Aclaran que sus otros proyectos laborales cada vez les ocupaban más tiempo y a partir de ahora se volcarán al 100 % en ellos: Renata tiene las famosas Cabañitas del Bosque de Outes. Sandra retomó el trabajo anterior con la empresa de arquitectura modular Addomo. Y Patri inició también nuevas andaduras. «Creemos que es el momento de cerrar y de darle un final merecido a Vainilla, en vez de seguir tirando del carro sin estar plenamente involucradas. Dejamos aquí clientas que confiaron en nosotras para vestirlas en los momentos más especiales de sus vidas, algunas se convirtieron luego en amigas, y una marca que sigue siendo referencia. No queríamos irnos dando mala imagen y, aunque lo anunciamos en el último mes, es algo meditado», subrayan.

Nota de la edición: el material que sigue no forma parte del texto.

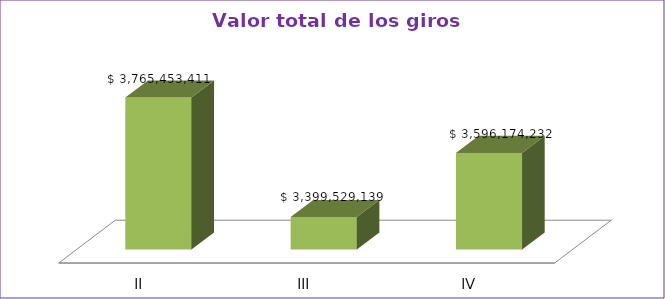
| Category | Series 0 |
|---|---|
| II | 3765453411 |
| III | 3399529139 |
| IV | 3596174232 |
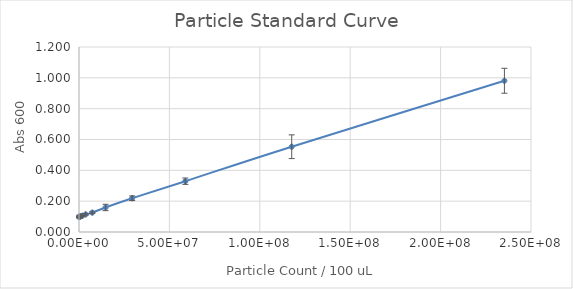
| Category | Series 0 |
|---|---|
| 235294117.64705887 | 0.981 |
| 117647058.82352944 | 0.553 |
| 58823529.41176472 | 0.33 |
| 29411764.70588236 | 0.219 |
| 14705882.35294118 | 0.159 |
| 7352941.17647059 | 0.126 |
| 3676470.588235295 | 0.114 |
| 1838235.2941176475 | 0.105 |
| 919117.6470588237 | 0.103 |
| 459558.82352941186 | 0.098 |
| 229779.41176470593 | 0.1 |
| 0.0 | 0.098 |
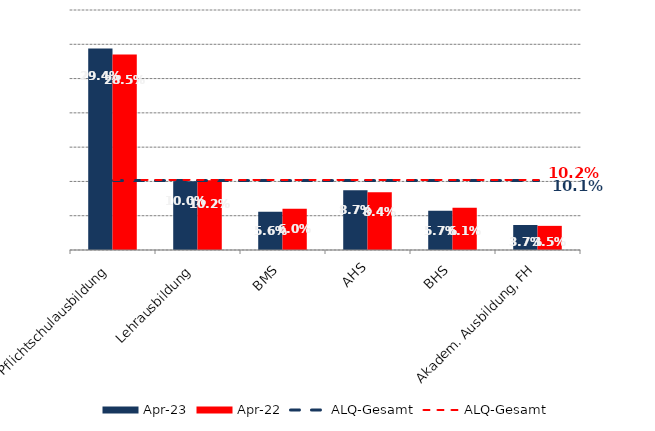
| Category | Apr 23 | Apr 22 |
|---|---|---|
| Pflichtschulausbildung | 0.294 | 0.285 |
| Lehrausbildung | 0.1 | 0.102 |
| BMS | 0.056 | 0.06 |
| AHS | 0.087 | 0.084 |
| BHS | 0.057 | 0.061 |
| Akadem. Ausbildung, FH | 0.037 | 0.035 |
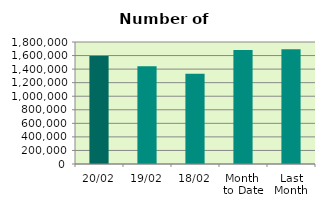
| Category | Series 0 |
|---|---|
| 20/02 | 1593924 |
| 19/02 | 1443194 |
| 18/02 | 1332954 |
| Month 
to Date | 1683358.286 |
| Last
Month | 1692009 |
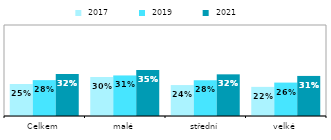
| Category |  2017 |  2019 |  2021 |
|---|---|---|---|
| Celkem | 0.246 | 0.276 | 0.324 |
| malé | 0.3 | 0.312 | 0.355 |
| střední | 0.238 | 0.275 | 0.32 |
| velké | 0.224 | 0.257 | 0.308 |
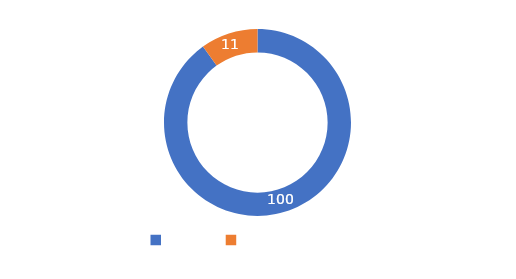
| Category | Series 0 |
|---|---|
| META  | 100 |
| CUMPLIMIENTO | 11 |
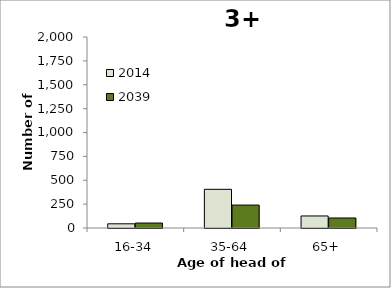
| Category | 2014 | 2039 |
|---|---|---|
| 16-34 | 44 | 52 |
| 35-64 | 405 | 240 |
| 65+ | 126 | 105 |

Con todo, «estos días en la tienda están siendo difíciles», dice la mayor de las Liñares, quien tiene la sensación de «estar cerrando una etapa súper bonita». «Vainilla me acompañó en una época preciosa de mi vida, aunque también fue el lugar donde lloramos la pérdida de nuestra abuela, que para Patri y para mí era como nuestra segunda madre. Estaba aquí cuando me dijeron que se había roto la cadera con 99 años y a los dos meses falleció. Vainilla simboliza para mí la madurez como madre, como mujer y amiga», añade. 

Renata, por su parte, siente también esa mezcla de felicidad por todo lo conseguido y un punto de nostalgia, incluso de «pena y vacío», dice. Ella, que se encargaba de la gestión de las redes sociales y tenía que conocer el stock al dedillo, confiesa que va a echar en falta lo que ya se había convertido en una rutina en su vida y «en cada despedida siento ese nudo en el estómago y me entran las ganas de llorar». Dice que Vainilla y Chocolate les enseño mucho a nivel empresarial a las tres y le deben gran parte de lo que son hoy a nivel laboral: «Aquí aprendimos un montón. Yo tengo otra empresa que es mucho más grande, con 50 empleados, pero este proyecto me ayudó muchísimo a dirigir el otro, que es más exigente y no tengo la suerte de codirigir como aquí. El aprendizaje que me llevo de este no lo olvidaré en la vida».

«Nos sentimos muy, muy, agradecidas con toda la gente que nos ha apoyado a lo largo de estos años, que ha invertido en el comercio local y ha confiado en nosotras», subrayan, al tiempo que hacen un llamamiento para que seguir apostando por el pequeño comercio y el trato cercano que da a todos los niveles. «El fundamental invertir en las familias del pueblo, en la calidad y en el cariño», concluyen.